Segment Start: Given information

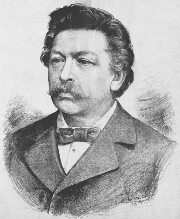 František Zdeněk Skuherský (1830 - 1892). Portréty osobností od Jana Vilímka
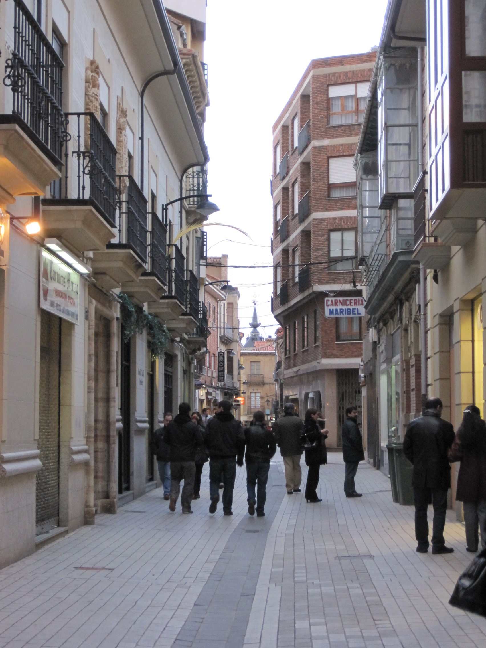 Calle Pío Gullón, Astorga (León, España).
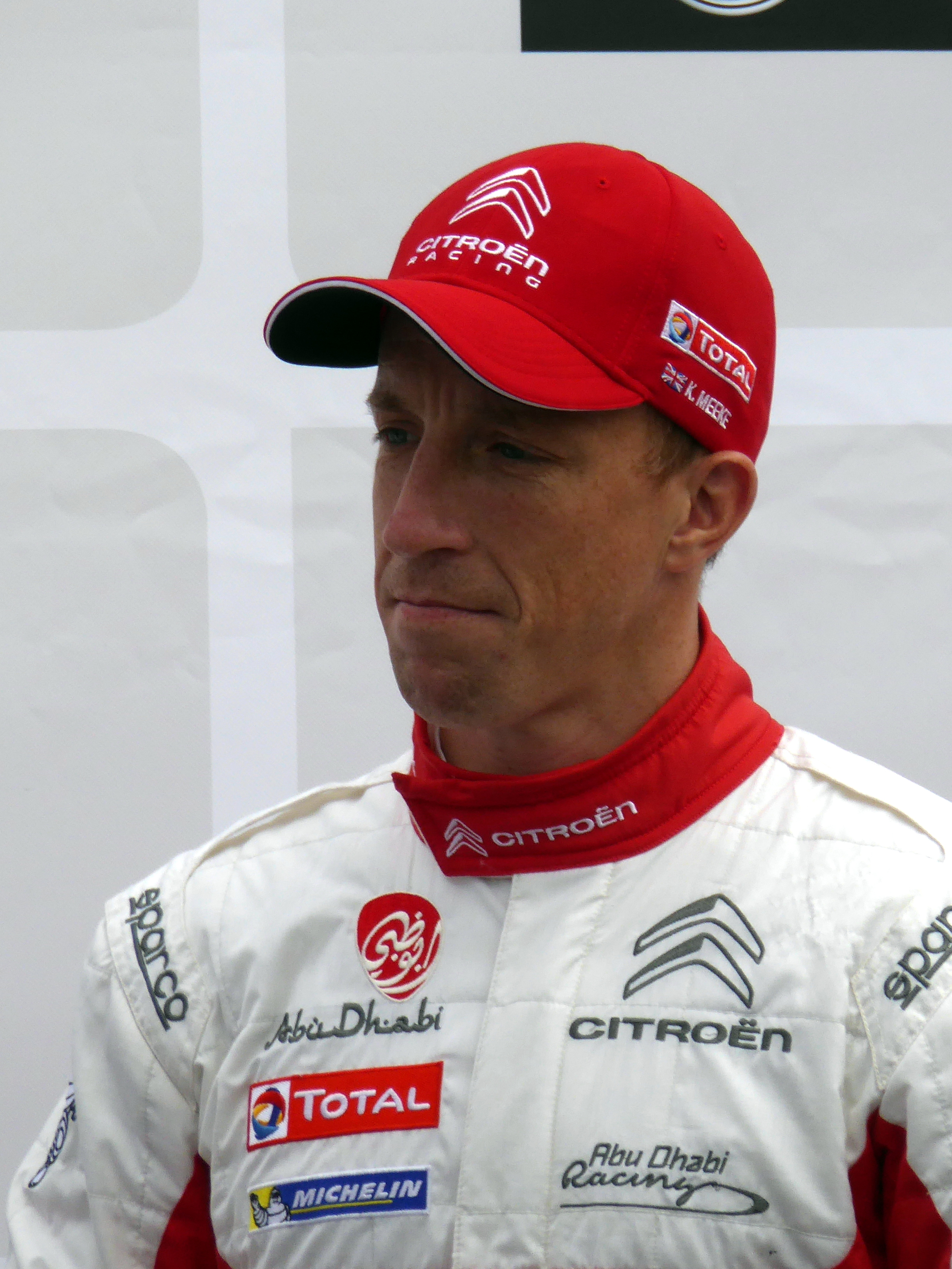 Rallye Deutschland 2017, Eröffnungszeremonie auf dem Tbilisser Platz in Saarbrücken

Segment End: Given information

**Work to be completed:** Down to the final line, restate the material above word for word, but omit its pictures.

**Finished task:**
 František Zdeněk Skuherský (1830 - 1892). Portréty osobností od Jana Vilímka
 Calle Pío Gullón, Astorga (León, España).
 Rallye Deutschland 2017, Eröffnungszeremonie auf dem Tbilisser Platz in Saarbrücken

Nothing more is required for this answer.